Starting at the line that holds "or workshop? |", copy every line exactly through the end of the data, and no others.
_ _ _ _ _
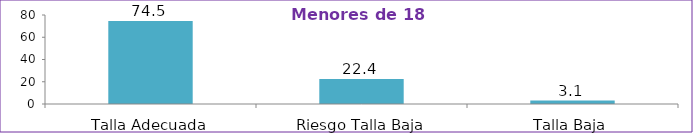
| Category | Series 0 |
|---|---|
| Talla Adecuada | 74.5 |
| Riesgo Talla Baja | 22.4 |
| Talla Baja | 3.1 |
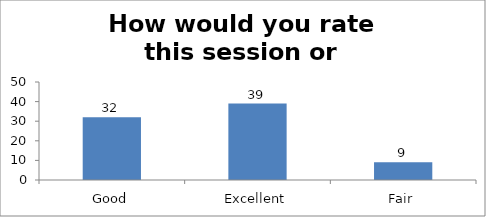
| Category | How would you rate this session or workshop? |
|---|---|
| Good | 32 |
| Excellent | 39 |
| Fair | 9 |
_ _ _ _ _
* _Answer box_
| Category | How would you rate this session or workshop? |
|---|---|
| Good | 32 |
| Excellent | 39 |
| Fair | 9 |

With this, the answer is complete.